The unwritten rule of start-ups has always been “fake it until you make it.” This aphorism helped countless start-ups raise obscene amounts of money with little to no repercussions for failure or overpromising results. While not necessarily outright fraud, “faking it” certainly gets close to a line that should have heightened scrutiny on the part of investors, regulators, and prosecutors.
In the first version of the story, “fake it until you make it” loses its primacy, and investors will redouble their due diligence efforts, preventing the kind of chicanery Holmes was able to get away with.
In the Financial Times, Brooke Masters writes: “This verdict will reverberate around the technology and investment communities, as well it should.” Likewise, writing in The New York Times, David Streitfeld predicts that the “verdict signaled the end of an era. In Silicon Valley, where the line between talk and achievement is often vague, there is finally a limit to faking it.”
In the last two or three decades, as venture capital became a financial behemoth, policymakers, regulators, and law enforcement have drawn a line of demarcation between defrauding investors and defrauding customers. For instance, the proverbial book was thrown at Bernie Madoff for running a Ponzi scheme, while Adam Neumann of WeWork walks free and gets interviewed by Andrew Ross Sorkin at The New York Times DealBook conference. Traditionally, investors have had a hard time collecting in court. On the other hand, Holmes was told by a jury that she lied to investors and therefore is culpable. Tellingly, part of Holmes’ defense to the defrauding investors’ charge was that her investors wanted to be defrauded; otherwise, they would have undertaken greater due diligence efforts and not invested.
That Holmes’ defense would accuse the accusers was predictable to anyone who has watched a courtroom procedural. That it would not make an impact was likewise predictable. Investors face a nearly impossible task of ensuring they (and their LPs) are successful while at the same time moving at warp speed to ensure they aren’t blocked out of the latest “hot deal.”

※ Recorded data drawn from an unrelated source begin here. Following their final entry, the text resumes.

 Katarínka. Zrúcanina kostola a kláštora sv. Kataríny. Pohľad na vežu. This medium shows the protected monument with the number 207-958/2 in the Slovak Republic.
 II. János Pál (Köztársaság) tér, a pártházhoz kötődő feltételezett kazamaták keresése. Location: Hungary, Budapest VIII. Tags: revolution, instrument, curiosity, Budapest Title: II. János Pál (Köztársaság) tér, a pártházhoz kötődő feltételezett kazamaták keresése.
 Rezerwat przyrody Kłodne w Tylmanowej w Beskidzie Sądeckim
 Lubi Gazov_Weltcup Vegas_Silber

On January 2, The Wall Street Journal reported that nearly 79 percent more money was invested in “so-called seed-stage and early-stage startups in the U.S.” in 2021 ($93B) compared to 2020 ($52B). This was all going on after the media’s deep dive exposés into Theranos and WeWork. This suggests that investors may very well continue the status quo despite (in spite?) of the Holmes verdict.
Angela Lee, a Columbia Business School professor who runs 37 Angels, an investment network, told Bloomberg News the trial “doesn’t seem to be prompting investors to re-examine their diligence practices. “I’ve heard zero people say, ‘Oh, this should make me look differently,’ — zero,” she said. “It’s treated like salacious gossip or an entertaining story.”

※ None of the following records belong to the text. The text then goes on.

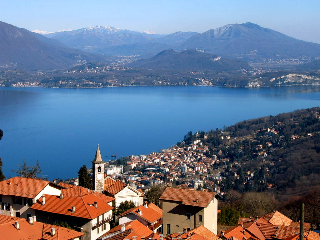 Levo above Stresa, Lake Maggiore (Italy)
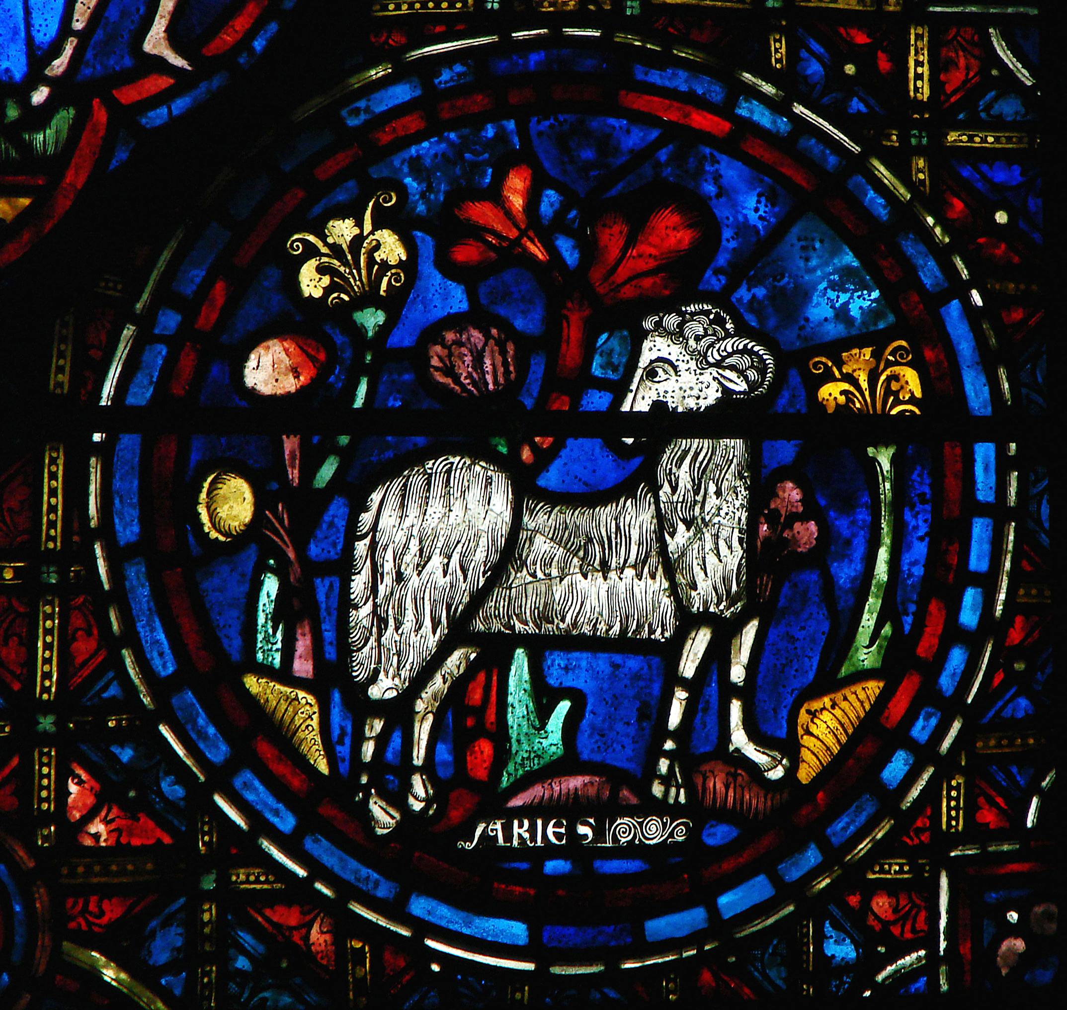 Détail d'un vitrail figurant le zodiaque et les mois: le bélier. Cathédrale Notre-Dame de Chartres.
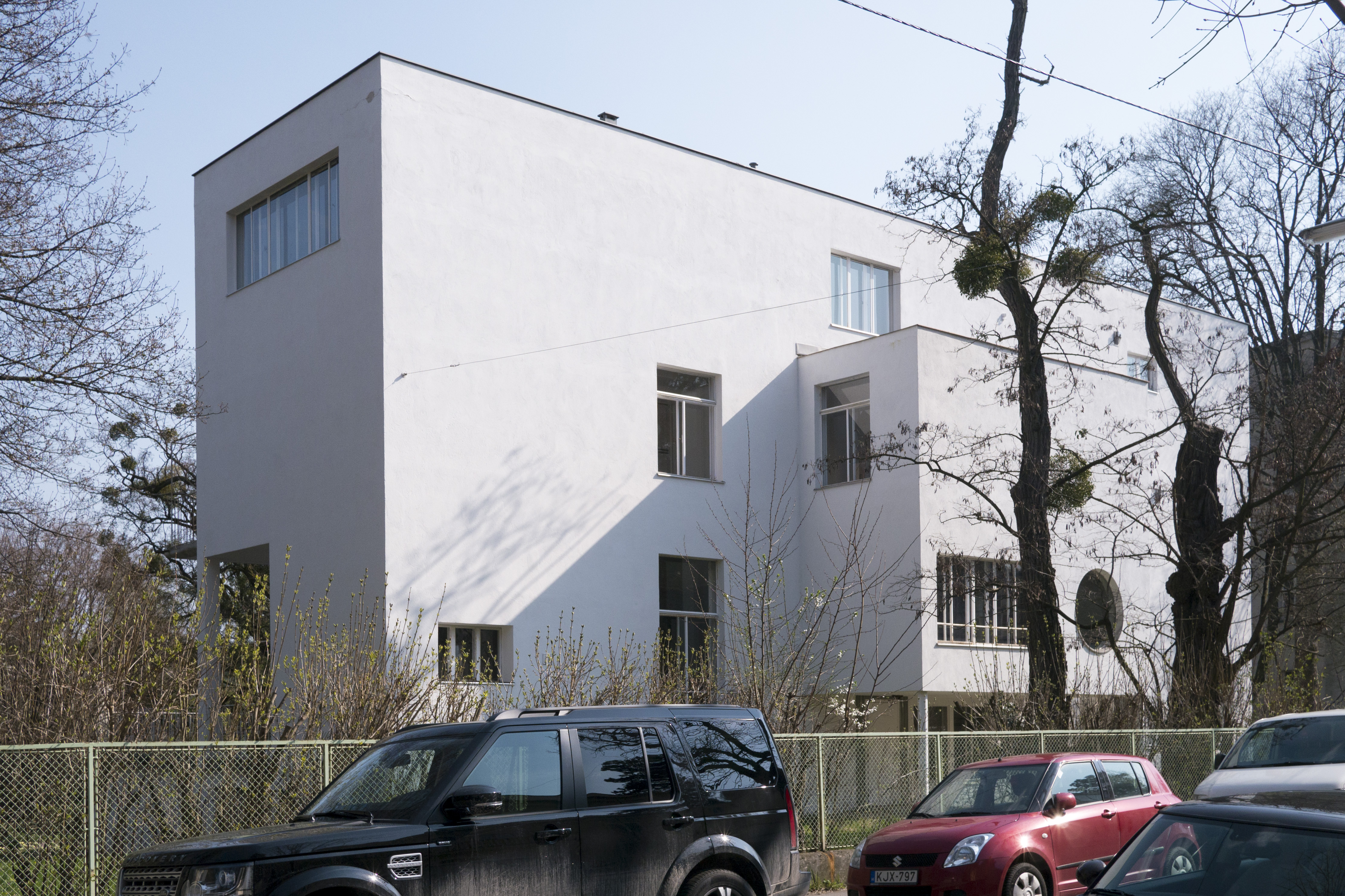 Villa / Landhaus, Haus Beer

The current SPAC craze or investor money pouring into cryptocurrency and NFTs suggest Lee may be on to something. If investors see a deal, they will run to it to ensure (a) they get to participate and (b) ensure their competition is blocked out. Yet, as Axios’ Dan Primack points out: “Theranos did put people’s health at risk; which is why Theranos stands apart from other tech startup frauds,” so perhaps at least health-related start-ups will be looked at more carefully in the future. With that said, not all investors run to hot deals (some avoid them altogether), and a lot of the very best VCs passed on Theranos because of diligence issues and questions that couldn’t be answered.
Will the fact that Elizabeth Holmes was found guilty on fewer than half of the crimes she was accused of result in a sea change for how investors approach start-ups? Will they take steps to improve their due diligence, or will they continue to be wowed out of their money by flashy presentations, outlandish promises, and people with gravitas on a board? Only time will tell, but one can hope this incredibly high-profile situation starting from the futuristic-sounding ability to analyze just a drop of blood, to the iconoclastic CEO, to the board stacked with heavyweights to the leaks to the Wall Street Journal, will motivate investors (or maybe their investors) to do the hard work of due diligence and research, rather than choosing to follow an in-crowd and rush into a deal they should not have.

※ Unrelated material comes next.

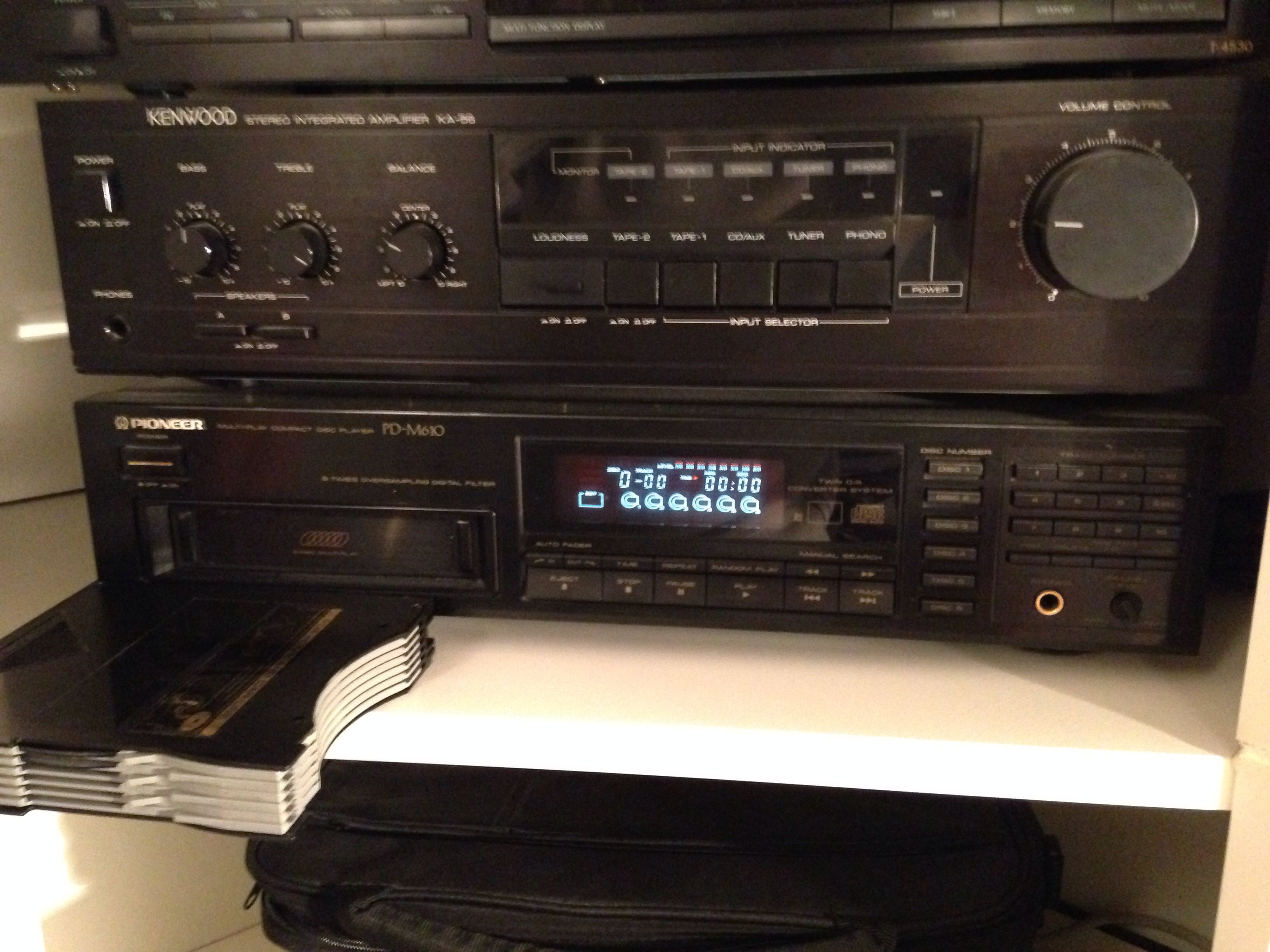 6-Fach CD Wechsler
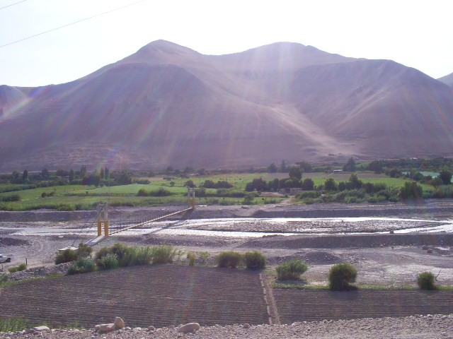 Imagen del Valle de Moquegua, en Perú

The lines between “the aggressive marketing of a future vision,” which is what Adam Neumann would argue, and out the right misrepresentation of future business performance, which is what Elizabeth Holmes was convicted of, are ambiguous. Ambiguity equals risk.
There is tremendous value in proactive lawyering — before-the-fact as opposed to after-the-fact counseling. This approach helps to steer clients clear of legal hazards, mitigates disputes, avoids litigation, and gives clients a better story to tell when deals and business matters go awry, and litigation arises.
The team at Rooney Nimmo has experience guiding all stakeholders through the grey mist of ambiguity to mitigate risk. If you need help or have any questions, please contact Allan Rooney, Tim Davis, or Elannie Damianos, or call us on +1 212 545 8022.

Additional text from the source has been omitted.